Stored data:
━━━━━━━━━━
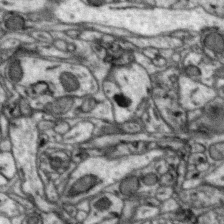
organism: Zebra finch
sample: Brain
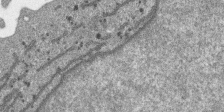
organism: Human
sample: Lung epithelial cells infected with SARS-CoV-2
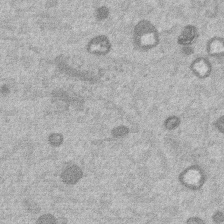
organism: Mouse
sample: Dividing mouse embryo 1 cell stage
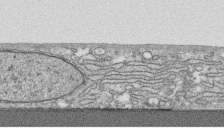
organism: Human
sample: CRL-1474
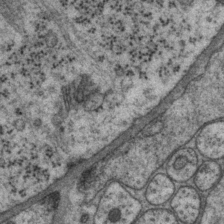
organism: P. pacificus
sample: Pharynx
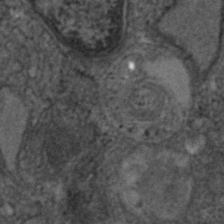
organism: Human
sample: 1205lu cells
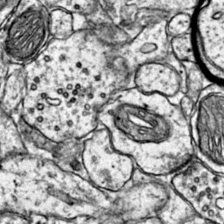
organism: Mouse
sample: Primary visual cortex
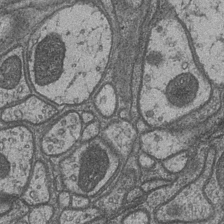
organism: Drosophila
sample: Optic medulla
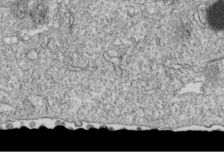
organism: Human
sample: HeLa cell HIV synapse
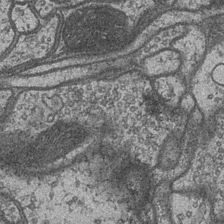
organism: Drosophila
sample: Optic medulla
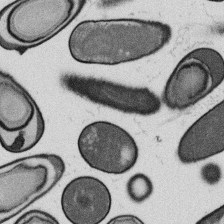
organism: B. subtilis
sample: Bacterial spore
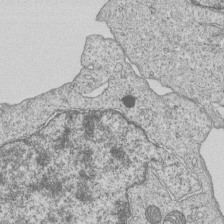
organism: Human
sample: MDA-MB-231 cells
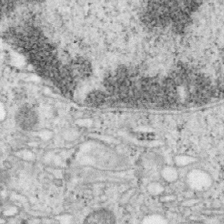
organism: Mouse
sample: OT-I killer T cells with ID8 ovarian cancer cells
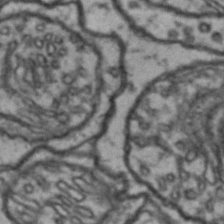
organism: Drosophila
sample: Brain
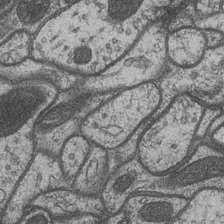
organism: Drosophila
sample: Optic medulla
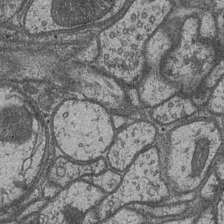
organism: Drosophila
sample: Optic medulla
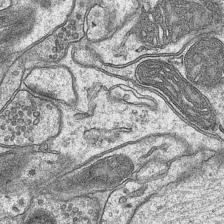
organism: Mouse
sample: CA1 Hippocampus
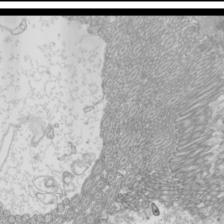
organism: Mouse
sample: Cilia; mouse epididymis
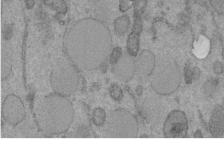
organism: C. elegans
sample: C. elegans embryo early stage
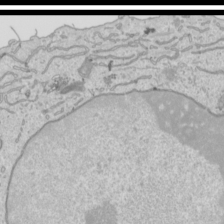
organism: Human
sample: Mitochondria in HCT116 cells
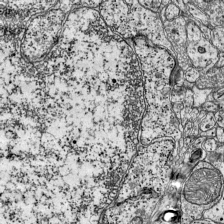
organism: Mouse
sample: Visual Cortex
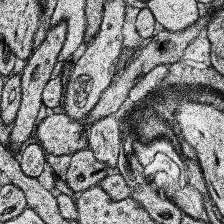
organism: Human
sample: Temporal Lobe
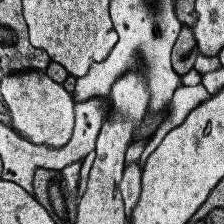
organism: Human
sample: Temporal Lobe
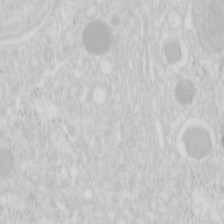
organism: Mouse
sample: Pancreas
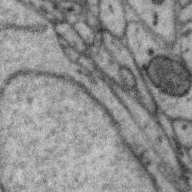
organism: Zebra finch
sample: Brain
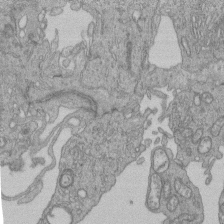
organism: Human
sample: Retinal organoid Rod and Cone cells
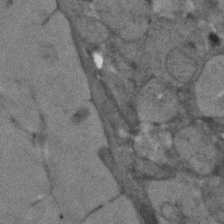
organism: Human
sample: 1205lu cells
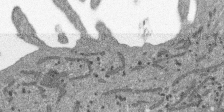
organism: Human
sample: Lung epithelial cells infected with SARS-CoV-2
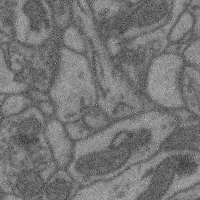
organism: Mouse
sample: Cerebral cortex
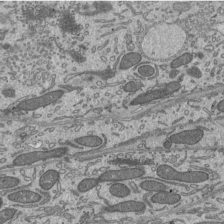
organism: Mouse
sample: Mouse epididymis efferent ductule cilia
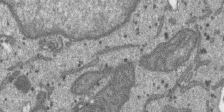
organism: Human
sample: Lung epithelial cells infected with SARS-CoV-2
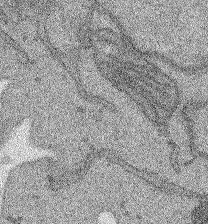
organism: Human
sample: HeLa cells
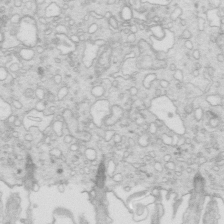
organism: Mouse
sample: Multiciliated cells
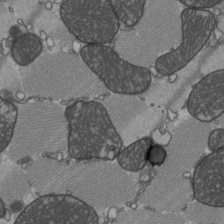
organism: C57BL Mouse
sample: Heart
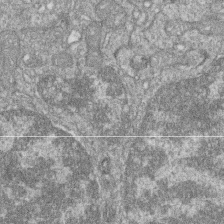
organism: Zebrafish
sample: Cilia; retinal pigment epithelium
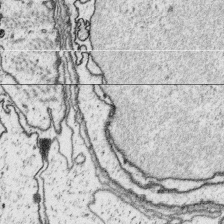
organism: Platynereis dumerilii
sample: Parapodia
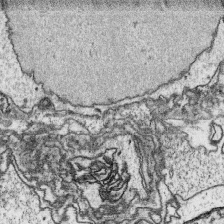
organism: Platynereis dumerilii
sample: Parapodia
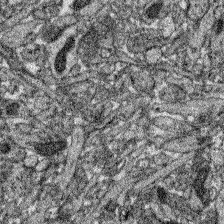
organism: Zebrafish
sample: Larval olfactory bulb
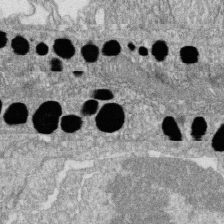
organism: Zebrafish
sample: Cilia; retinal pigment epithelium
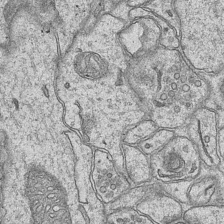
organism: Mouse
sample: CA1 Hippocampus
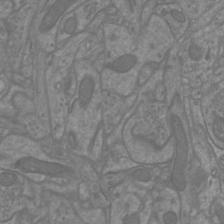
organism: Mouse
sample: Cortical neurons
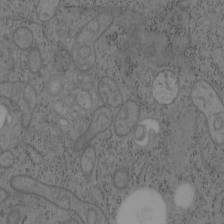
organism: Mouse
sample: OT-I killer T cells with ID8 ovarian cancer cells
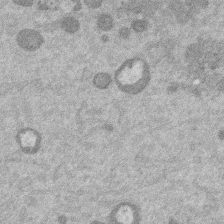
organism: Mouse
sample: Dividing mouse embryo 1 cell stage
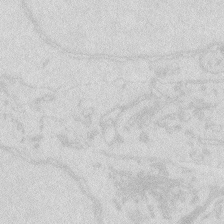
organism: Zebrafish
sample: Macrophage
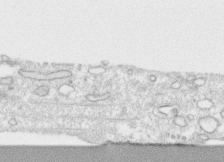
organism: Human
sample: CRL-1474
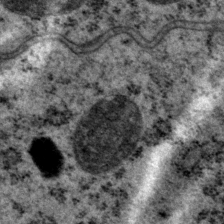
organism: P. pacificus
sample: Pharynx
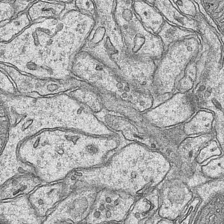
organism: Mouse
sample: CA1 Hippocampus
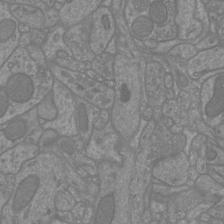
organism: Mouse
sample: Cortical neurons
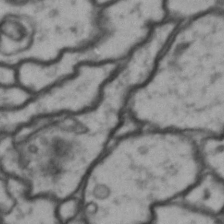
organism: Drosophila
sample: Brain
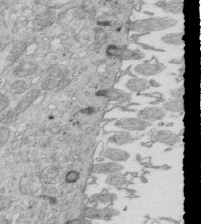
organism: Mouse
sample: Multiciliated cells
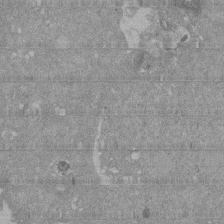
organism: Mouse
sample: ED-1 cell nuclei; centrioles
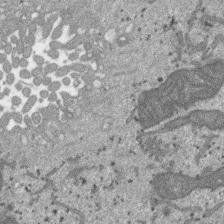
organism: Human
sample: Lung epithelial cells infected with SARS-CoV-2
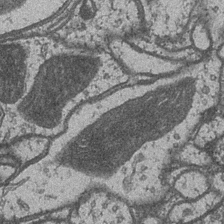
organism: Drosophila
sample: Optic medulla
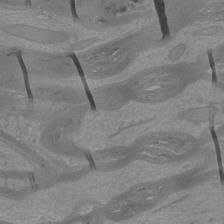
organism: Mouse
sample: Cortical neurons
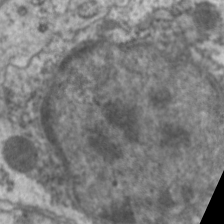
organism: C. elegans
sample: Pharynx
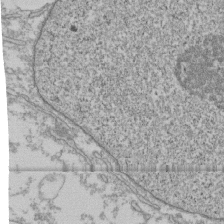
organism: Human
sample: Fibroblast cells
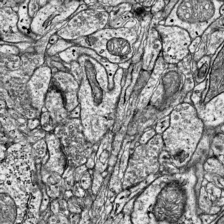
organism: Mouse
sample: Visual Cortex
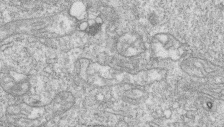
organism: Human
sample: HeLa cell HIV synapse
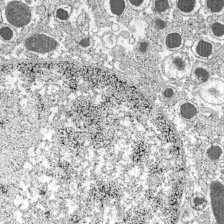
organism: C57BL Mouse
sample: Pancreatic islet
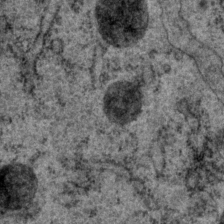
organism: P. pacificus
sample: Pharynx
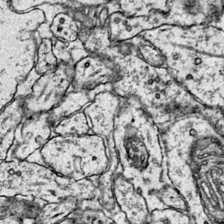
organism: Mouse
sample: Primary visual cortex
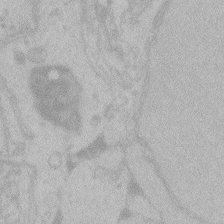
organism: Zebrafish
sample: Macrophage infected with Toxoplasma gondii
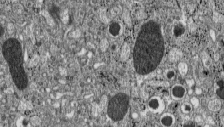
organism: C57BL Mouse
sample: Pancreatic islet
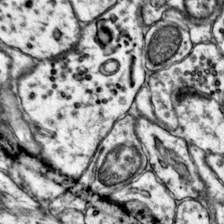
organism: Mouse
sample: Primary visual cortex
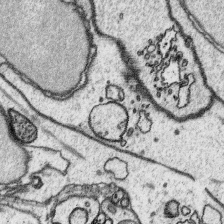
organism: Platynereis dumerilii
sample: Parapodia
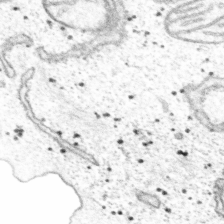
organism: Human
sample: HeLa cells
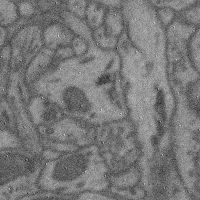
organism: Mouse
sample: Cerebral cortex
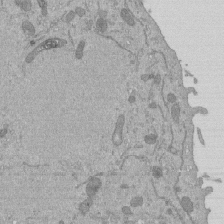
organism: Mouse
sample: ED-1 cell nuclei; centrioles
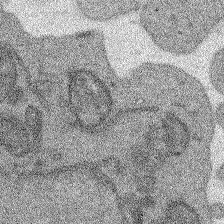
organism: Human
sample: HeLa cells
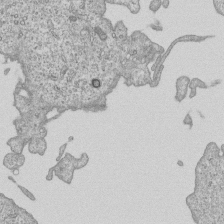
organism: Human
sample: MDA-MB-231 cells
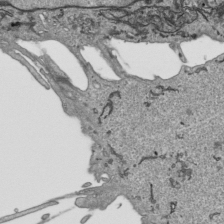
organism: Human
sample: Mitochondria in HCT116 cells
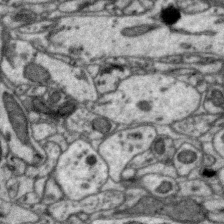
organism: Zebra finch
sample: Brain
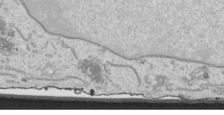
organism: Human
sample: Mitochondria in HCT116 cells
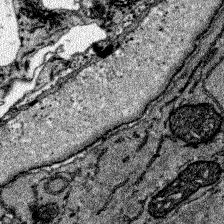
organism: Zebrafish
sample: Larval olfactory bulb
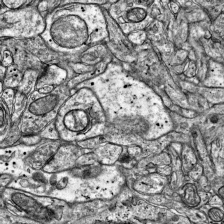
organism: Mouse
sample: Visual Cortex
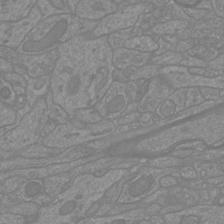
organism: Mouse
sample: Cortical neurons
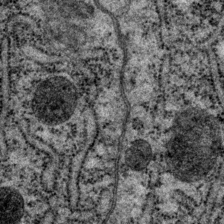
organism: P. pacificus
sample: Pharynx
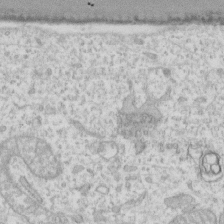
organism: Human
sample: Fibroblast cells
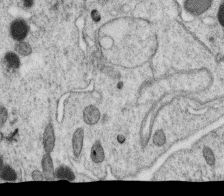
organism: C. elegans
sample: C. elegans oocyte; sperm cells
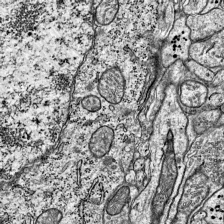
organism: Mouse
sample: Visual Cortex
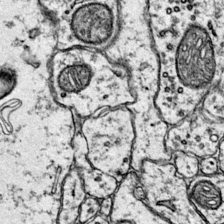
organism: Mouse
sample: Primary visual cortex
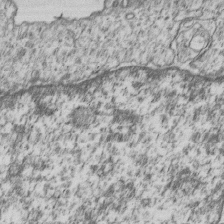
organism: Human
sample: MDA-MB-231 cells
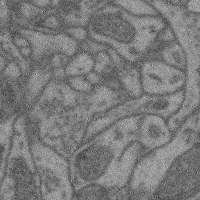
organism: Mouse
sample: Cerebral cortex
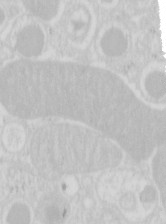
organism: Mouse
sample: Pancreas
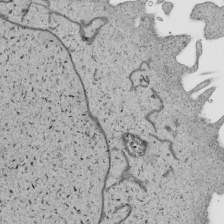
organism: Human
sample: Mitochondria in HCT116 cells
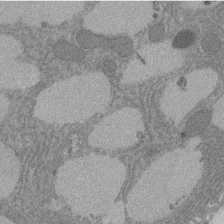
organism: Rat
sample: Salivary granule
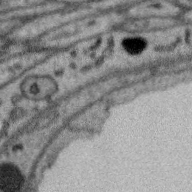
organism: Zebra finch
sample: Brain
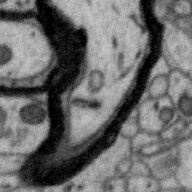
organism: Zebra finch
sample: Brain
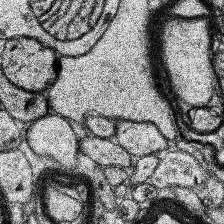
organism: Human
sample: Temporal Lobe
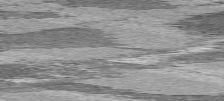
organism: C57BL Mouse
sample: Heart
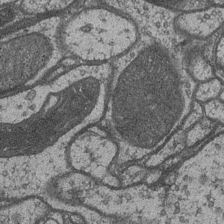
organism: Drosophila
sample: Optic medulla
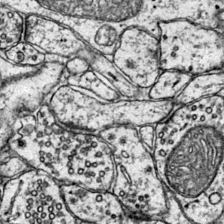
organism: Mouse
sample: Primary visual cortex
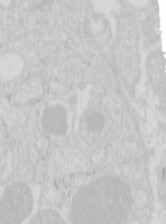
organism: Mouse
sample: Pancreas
━━━━━━━━━━
**Required work**
Every line of the records above should be copied exactly, while the pictures are left behind.

**Expected output**
organism: Zebra finch
sample: Brain
organism: Human
sample: Lung epithelial cells infected with SARS-CoV-2
organism: Mouse
sample: Dividing mouse embryo 1 cell stage
organism: Human
sample: CRL-1474
organism: P. pacificus
sample: Pharynx
organism: Human
sample: 1205lu cells
organism: Mouse
sample: Primary visual cortex
organism: Drosophila
sample: Optic medulla
organism: Human
sample: HeLa cell HIV synapse
organism: Drosophila
sample: Optic medulla
organism: B. subtilis
sample: Bacterial spore
organism: Human
sample: MDA-MB-231 cells
organism: Mouse
sample: OT-I killer T cells with ID8 ovarian cancer cells
organism: Drosophila
sample: Brain
organism: Drosophila
sample: Optic medulla
organism: Drosophila
sample: Optic medulla
organism: Mouse
sample: CA1 Hippocampus
organism: Mouse
sample: Cilia; mouse epididymis
organism: C. elegans
sample: C. elegans embryo early stage
organism: Human
sample: Mitochondria in HCT116 cells
organism: Mouse
sample: Visual Cortex
organism: Human
sample: Temporal Lobe
organism: Human
sample: Temporal Lobe
organism: Mouse
sample: Pancreas
organism: Zebra finch
sample: Brain
organism: Human
sample: Retinal organoid Rod and Cone cells
organism: Human
sample: 1205lu cells
organism: Human
sample: Lung epithelial cells infected with SARS-CoV-2
organism: Mouse
sample: Cerebral cortex
organism: Mouse
sample: Mouse epididymis efferent ductule cilia
organism: Human
sample: Lung epithelial cells infected with SARS-CoV-2
organism: Human
sample: HeLa cells
organism: Mouse
sample: Multiciliated cells
organism: C57BL Mouse
sample: Heart
organism: Zebrafish
sample: Cilia; retinal pigment epithelium
organism: Platynereis dumerilii
sample: Parapodia
organism: Platynereis dumerilii
sample: Parapodia
organism: Zebrafish
sample: Larval olfactory bulb
organism: Zebrafish
sample: Cilia; retinal pigment epithelium
organism: Mouse
sample: CA1 Hippocampus
organism: Mouse
sample: Cortical neurons
organism: Mouse
sample: OT-I killer T cells with ID8 ovarian cancer cells
organism: Mouse
sample: Dividing mouse embryo 1 cell stage
organism: Zebrafish
sample: Macrophage
organism: Human
sample: CRL-1474
organism: P. pacificus
sample: Pharynx
organism: Mouse
sample: CA1 Hippocampus
organism: Mouse
sample: Cortical neurons
organism: Drosophila
sample: Brain
organism: Mouse
sample: Multiciliated cells
organism: Mouse
sample: ED-1 cell nuclei; centrioles
organism: Human
sample: Lung epithelial cells infected with SARS-CoV-2
organism: Drosophila
sample: Optic medulla
organism: Mouse
sample: Cortical neurons
organism: C. elegans
sample: Pharynx
organism: Human
sample: Fibroblast cells
organism: Mouse
sample: Visual Cortex
organism: Human
sample: HeLa cell HIV synapse
organism: C57BL Mouse
sample: Pancreatic islet
organism: P. pacificus
sample: Pharynx
organism: Mouse
sample: Primary visual cortex
organism: Zebrafish
sample: Macrophage infected with Toxoplasma gondii
organism: C57BL Mouse
sample: Pancreatic islet
organism: Mouse
sample: Primary visual cortex
organism: Platynereis dumerilii
sample: Parapodia
organism: Human
sample: HeLa cells
organism: Mouse
sample: Cerebral cortex
organism: Mouse
sample: ED-1 cell nuclei; centrioles
organism: Human
sample: HeLa cells
organism: Human
sample: MDA-MB-231 cells
organism: Human
sample: Mitochondria in HCT116 cells
organism: Zebra finch
sample: Brain
organism: Human
sample: Mitochondria in HCT116 cells
organism: Zebrafish
sample: Larval olfactory bulb
organism: Mouse
sample: Visual Cortex
organism: Mouse
sample: Cortical neurons
organism: P. pacificus
sample: Pharynx
organism: Human
sample: Fibroblast cells
organism: C. elegans
sample: C. elegans oocyte; sperm cells
organism: Mouse
sample: Visual Cortex
organism: Mouse
sample: Primary visual cortex
organism: Human
sample: MDA-MB-231 cells
organism: Mouse
sample: Cerebral cortex
organism: Mouse
sample: Pancreas
organism: Human
sample: Mitochondria in HCT116 cells
organism: Rat
sample: Salivary granule
organism: Zebra finch
sample: Brain
organism: Zebra finch
sample: Brain
organism: Human
sample: Temporal Lobe
organism: C57BL Mouse
sample: Heart
organism: Drosophila
sample: Optic medulla
organism: Mouse
sample: Primary visual cortex
organism: Mouse
sample: Pancreas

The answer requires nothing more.